Featured Nonfiction: Subway Tunnel Therapy

by Richard DiFino
I rode the subway trains to take me away from everything that I hated, my father, his fist, the blood and everything else in my seventh floor Bronx apartment. The train was my hero, my savoir, my lover and my escape for the day. And she was cheap. Only $2 for a whole afternoon of pleasure.
In the tunnels of the Number “1” train, I was free from my father and free from the world. I would stare out the window at the wall lights mounted along the walls though out the tunnel. There must have been hundreds of them. I would love to watch them go by endlessly, they seemed to go on forever.

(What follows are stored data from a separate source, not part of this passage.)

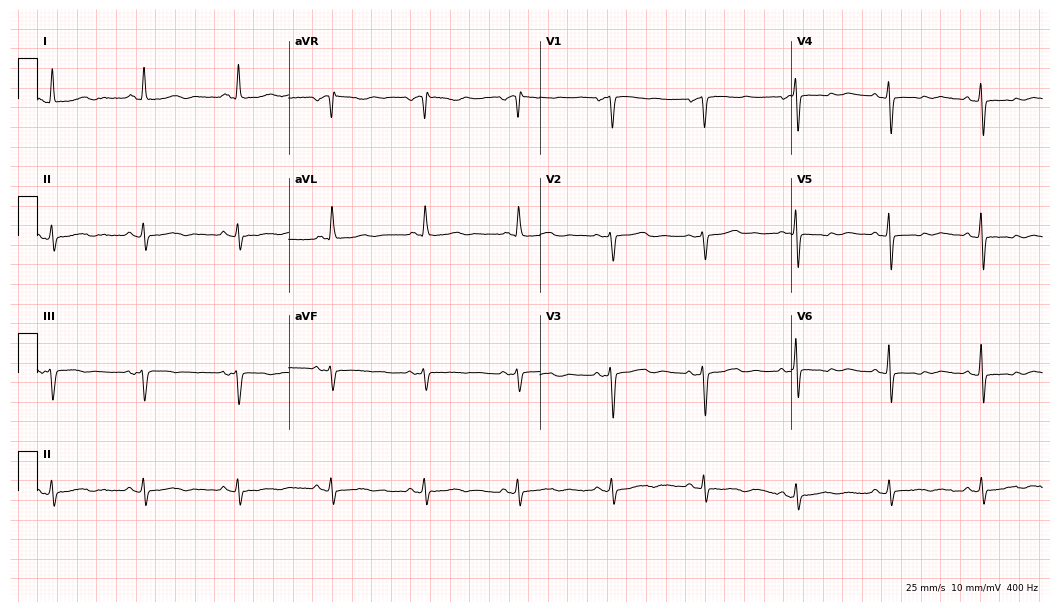
12-lead ECG from a 78-year-old woman. No first-degree AV block, right bundle branch block, left bundle branch block, sinus bradycardia, atrial fibrillation or sinus tachycardia recorded for this tracing. Other findings, if any, are not listed.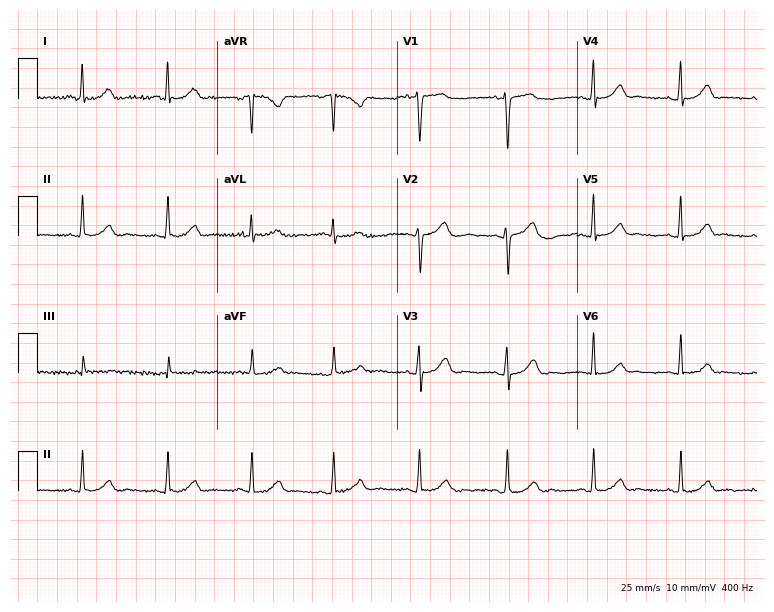
ECG (7.3-second recording at 400 Hz) — a 65-year-old female. Labelled as a normal ECG.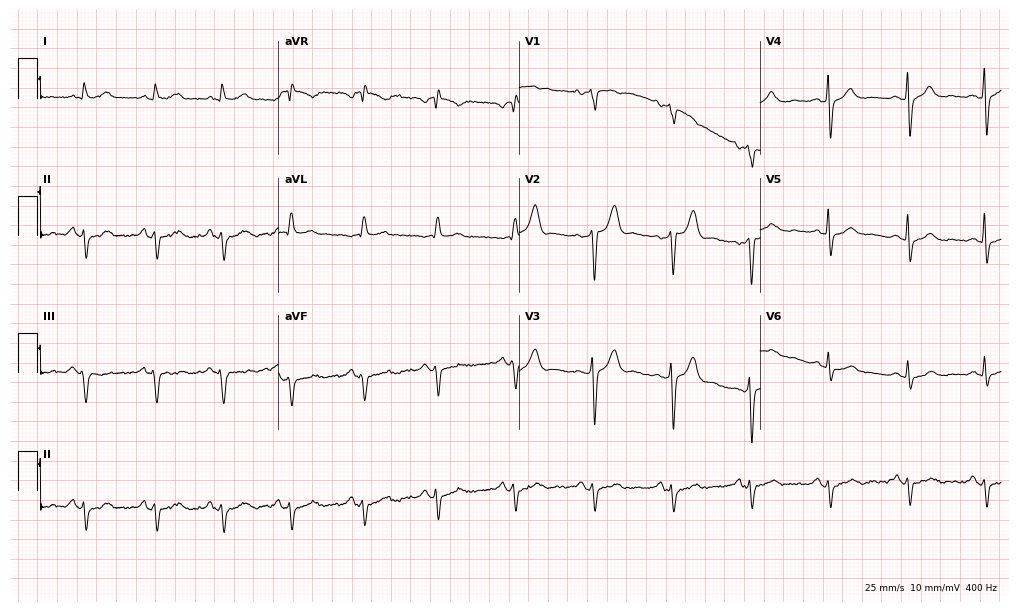
ECG — a 31-year-old male. Screened for six findings — first-degree AV block, right bundle branch block, left bundle branch block, sinus bradycardia, atrial fibrillation, sinus tachycardia — none is recorded. Other findings, if any, are not listed.

I also rode in between the train cars, it excited me, never frightened me, I was calm, for once. There were enough chains and bars connecting one car to the other, but I never held on to them. I firmly planted my feet for balance, and let the momentum of the train’s speed keep me upright. Occasionally I would get yelled at by a conductor or someone’s concerned mother, but it was always worth it. My own mother was probably wasting away in some cheap motel getting drunk, trying to kill herself, so I was actually happy that some random mom seemed concerned enough for my own safety. It made me feel the tiniest bit of emotion about something positive in life.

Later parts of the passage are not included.